Samurai blu mondiali di calcio 2026: brasile giappone 2
La fase a eliminazione diretta dei Campionati Mondiali di calcio ha ancora una volta messo davanti il Giappone una sfida difficile: eliminazione dopo i minuti finali, con la sensazione che l’impresa resti sempre a un passo. Nel match Brasile-Giappone, la Seleção parte sotto nel primo tempo, reagisce con determinazione nella ripresa e chiude la gara grazie a un gol decisivo nel finale. Tra episodi chiave, cambi tattici e un errore che pesa fino all’ultimo, la partita racconta un Mondiale che non riesce a trasformarsi in vittoria per i Samurai Blue.

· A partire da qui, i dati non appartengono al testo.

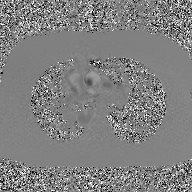
2D phase-contrast cine MRI of the ascending aorta, GAN super-resolution reconstruction.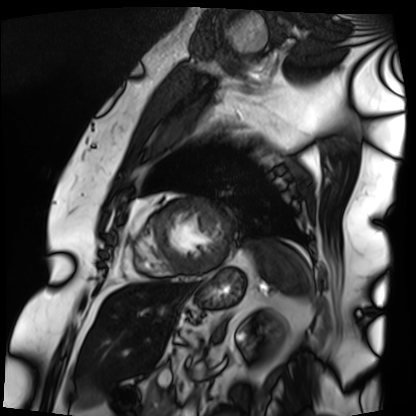
Cardiac MRI. Subject group: patient.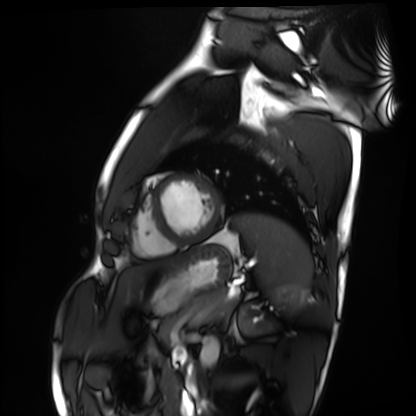
Case:
• modality — cardiac MRI
• subject group — healthy volunteer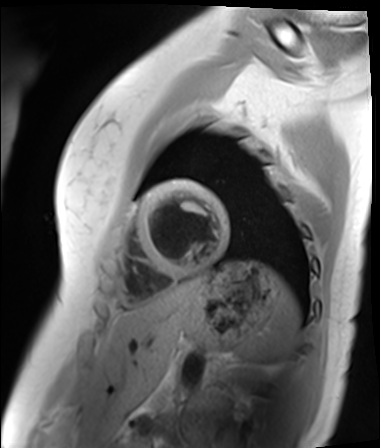
Q: What kind of scan is this?
A: Cardiac MR image of the myocardium.
Subject cohort: healthy volunteer.

brasile giappone 2-1: svolta nel finale e eliminazione per i samurai blue
Il Giappone torna tra le squadre che arrivano alla fase a eliminazione diretta, ma esce di scena come già accaduto in altre edizioni: nel 2018, nel 2022 e ora nel 2026. Anche stavolta la partita si decide con dinamiche simili, con i Samurabi Blue che subiscono gol negli ultimi minuti, proprio come nel precedente confronto contro il Belgio.
primo tempo: giappone in vantaggio grazie a sano
Al 29' arriva il momento della svolta: dopo un recupero palla, Kaishu Sano si presenta al limite dell’area e batte Alisson con un tiro preciso, inviando la palla all’angolino e portando il Giappone in vantaggio. La squadra giapponese, viste le difficoltà della Seleção nel primo tempo, comincia a credere concretamente nella possibilità dell’impresa.

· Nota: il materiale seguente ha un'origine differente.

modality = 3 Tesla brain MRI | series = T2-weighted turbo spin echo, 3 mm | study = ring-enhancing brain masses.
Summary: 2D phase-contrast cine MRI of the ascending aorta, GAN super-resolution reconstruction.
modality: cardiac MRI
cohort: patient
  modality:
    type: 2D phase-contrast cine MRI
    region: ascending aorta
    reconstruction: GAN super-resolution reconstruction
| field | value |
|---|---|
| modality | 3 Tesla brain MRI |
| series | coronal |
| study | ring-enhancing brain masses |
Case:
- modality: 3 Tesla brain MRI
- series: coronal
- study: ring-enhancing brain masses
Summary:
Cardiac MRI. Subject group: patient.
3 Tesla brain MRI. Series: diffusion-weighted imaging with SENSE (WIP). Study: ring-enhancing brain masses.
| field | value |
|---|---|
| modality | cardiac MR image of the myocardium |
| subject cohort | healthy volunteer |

ripresa: casemiro pareggia e alisson tiene la porta
La reazione del Brasile arriva immediata: nella seconda parte di gara la squadra attacca con intensità e per diversi minuti riesce a tenere il controllo del gioco senza concedere spazio al Giappone. Dopo un episodio precedente in cui Tomiyasu riesce a salvare un pallone sulla linea, il Brasile trova il pareggio con Casemiro al 56'.

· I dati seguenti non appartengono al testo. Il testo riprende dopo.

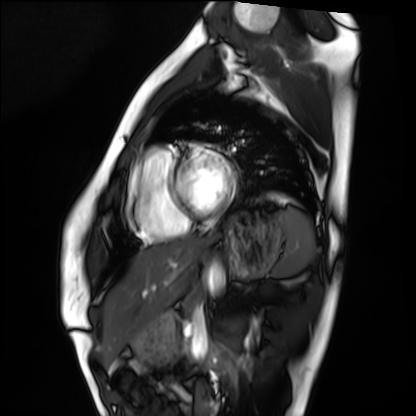
Summary: Cardiac MRI. Subject group: healthy volunteer.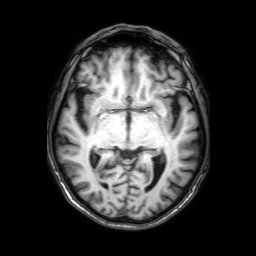
  modality:
    type: brain MRI
    field_strength: 3T
  series: 3D T1-weighted with SENSE
  study_topic: ring-enhancing brain masses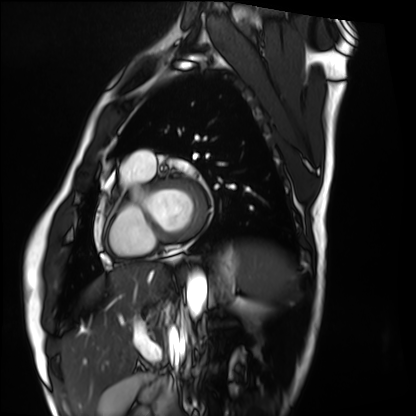
{"modality": "cardiac MRI", "cohort": "healthy volunteer"}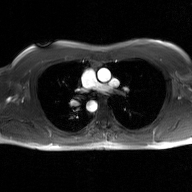
- modality · 2D phase-contrast cine MRI of the ascending aorta, GAN super-resolution reconstruction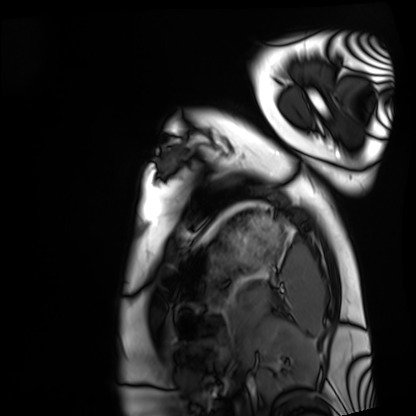
Cardiac MRI. Subject group: healthy volunteer.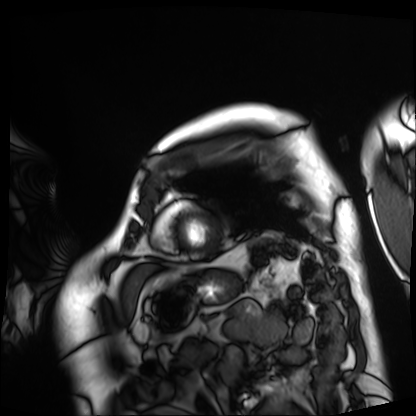
Q: What kind of scan is this?
A: Cardiac MRI.
Subject group: patient.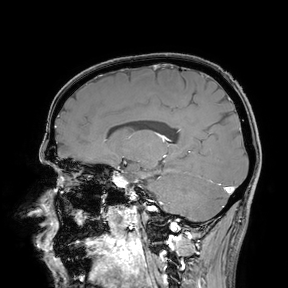
Q: What kind of scan is this?
A: 3 Tesla brain MRI.
Study: ring-enhancing brain masses.

La partita resta aperta: il Brasile sfiora subito il nuovo vantaggio e il Giappone si salva grazie a un intervento determinante di Suzuki, che su Vinicius riesce a deviare la conclusione facendola terminare sul palo. Nel tentativo di invertire l’inerzia, Moriyasu inserisce Sugawara e Junnosuke Suzuki per rinforzare la difesa, ma il cambio finisce per favorire il controllo del Brasile, che gestisce la gara senza soffrire in modo decisivo come nel primo tempo.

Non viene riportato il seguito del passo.